Bee approaching a serviceberry

A mining bee (not sure of the species) approaches my Autumn Brilliance Serviceberry (Amelanchier grandiflora) in early May. Early flowering plants like this are critically important sources of nectar for all manner of queen bees who are the only ones in their colony to have overwintered, and now must feed the entire next generation.

Jacobs Laddder

Jacob’s Ladder (Polemonium reptans), also blooms in May. It’s a low-growing groundcover plant that thrives even in dry shade. It deserves to be widely planted—it spreads only slowly and the foliage looks great even after blooming.

Protecting plants from squirrels

A not-so-fun spring project around here is trying to protect plants from squirrels and rabbits. Strategies for both need to evolve for different times of year. Rabbits are more of a problem in the winter, when they will eat woody shrubs and small trees down to the ground (or frustratingly, just eat the bark off them, which also kills them).

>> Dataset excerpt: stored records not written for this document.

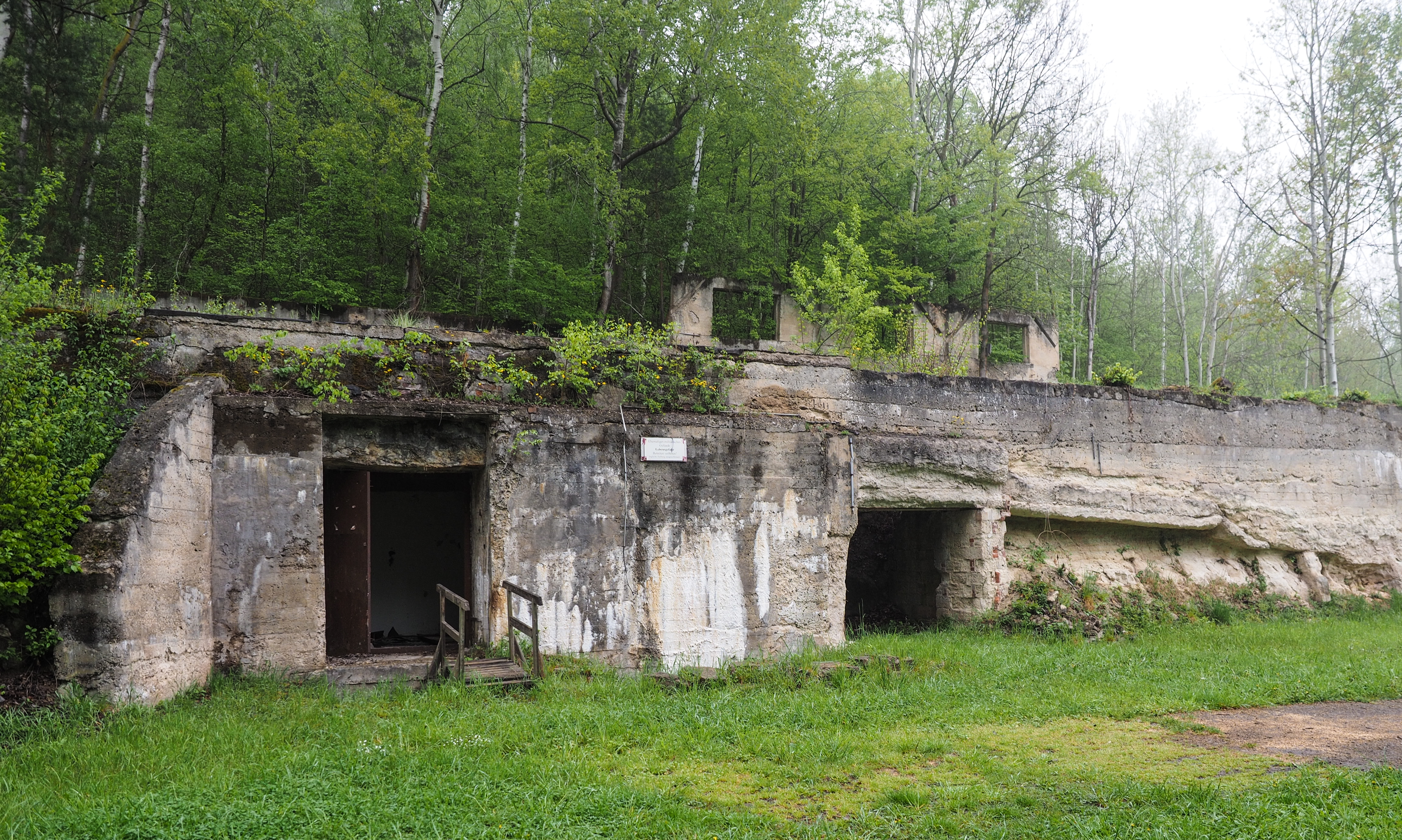 Ehemalige Rüstungsfabrik REIMAHG bei Kahla, Thüringen
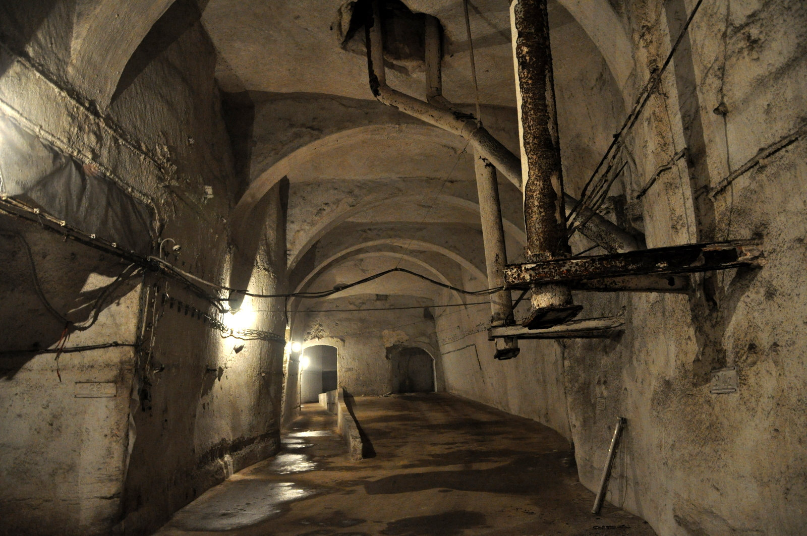 Kőbánya limestone mine
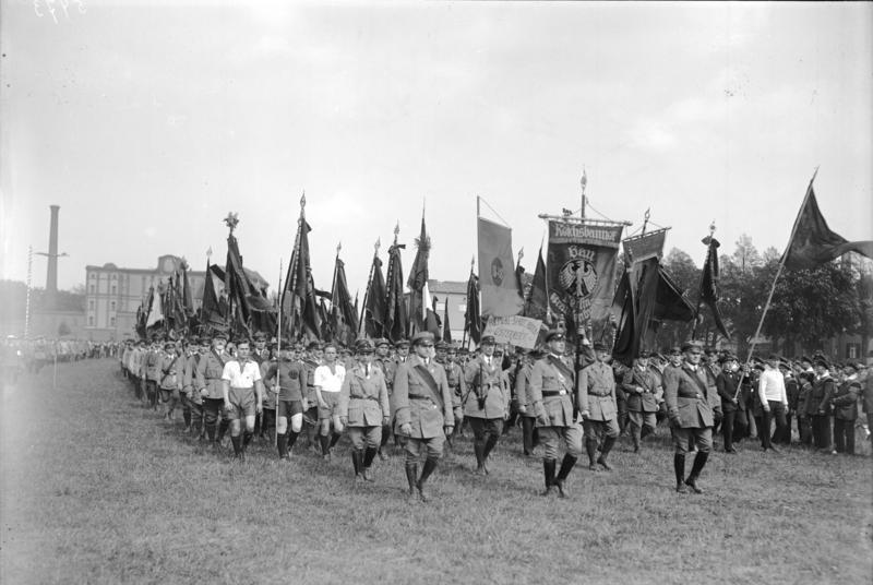 Der große Reichsbanner-Gau-Tag in Brandenburg a/Havel. Zu dem großen Reichsbannertreffen in Brandenburg waren über zehntausend Reichsbannerleute erschienen. Der Anmarsch der schwarz-rot-goldenen Fahnen auf dem Festplatz.
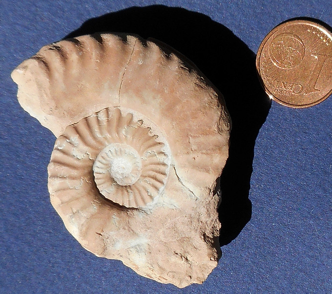 Mercaticeras rosa M. Martani
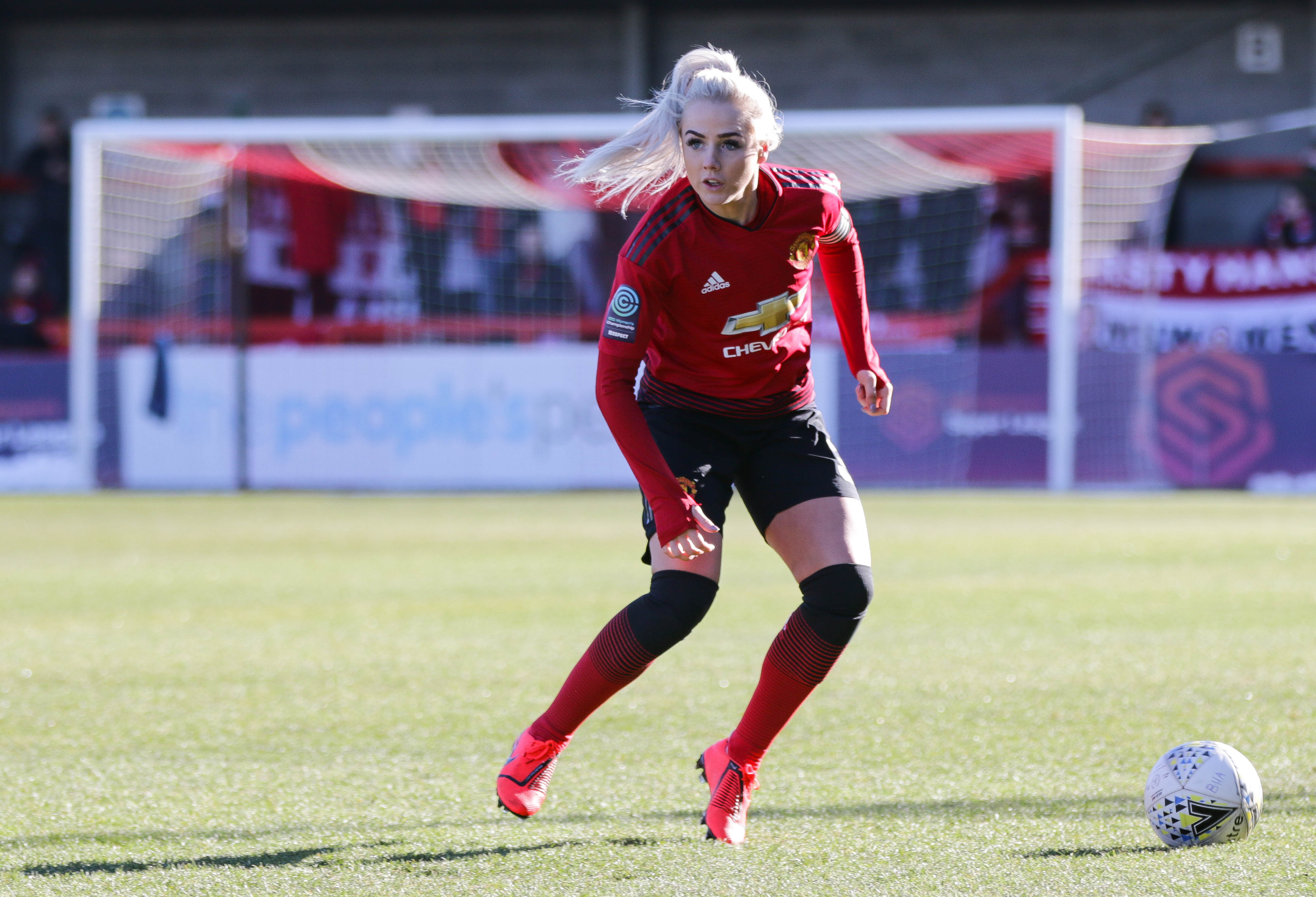 Alex Greenwood

In the spring, squirrels get very excited about digging in freshly-disturbed soil, especially the friable soil in pots and containers. Happily, this behavior dies down after the pots have been around for a while and the plants in them are actively growing. So these ugly cages on nearly all of my containers can be taken down in another week or two.

Many spring garden vegetables such as lettuce and peas will need to be protected from rabbits continuously. Summer vegetables like zucchini and tomatoes require protection from squirrels. Last year I lost all but one or two zucchinis to squirrels. This year they’re in an impenetrable cage with my tomatoes.

My solution for lettuce is to grow it in a stock tank—it’s a little too high for the rabbits to jump in. We’re eating lettuce daily now and enjoying it while it lasts. The season is always over so quickly. One nice thing about being home-based now with my work is that I’ve had a little extra time to think about succession: I’ve got some romaine lettuce started already in my basement. When this lettuce seeds out in early July, I’ll replace it with some nice romaine. Hopefully.

Beans emerging

Thank goodness for an abundance of lettuce, because the rest of the vegetable garden is only just getting going. Beans are sprouted and up, along with carrots and zucchini. My tomato, kohlrabi and brussels sprouts seedlings are small but healthy, and I am growing more sweet and hot peppers this year than I ever have!

Barrel of onions

Here’s a weedy corner of my back yard. Well, weedy depending on who you ask. It’s got a giant mullein that I’m keeping my eye on—I’ll pull it as soon as it flowers to keep it from self-seeding. The area has also filled in with wild sarsparilla (Aralia nudicaulis) at the front, and it’s fine for now. I’ve got a honeycrisp apple tree in here, as well as a nice patch of Mexican sunflowers at the back (in a rabbit-proof cage for now; rabbits love to eat sunflowers when they’re little).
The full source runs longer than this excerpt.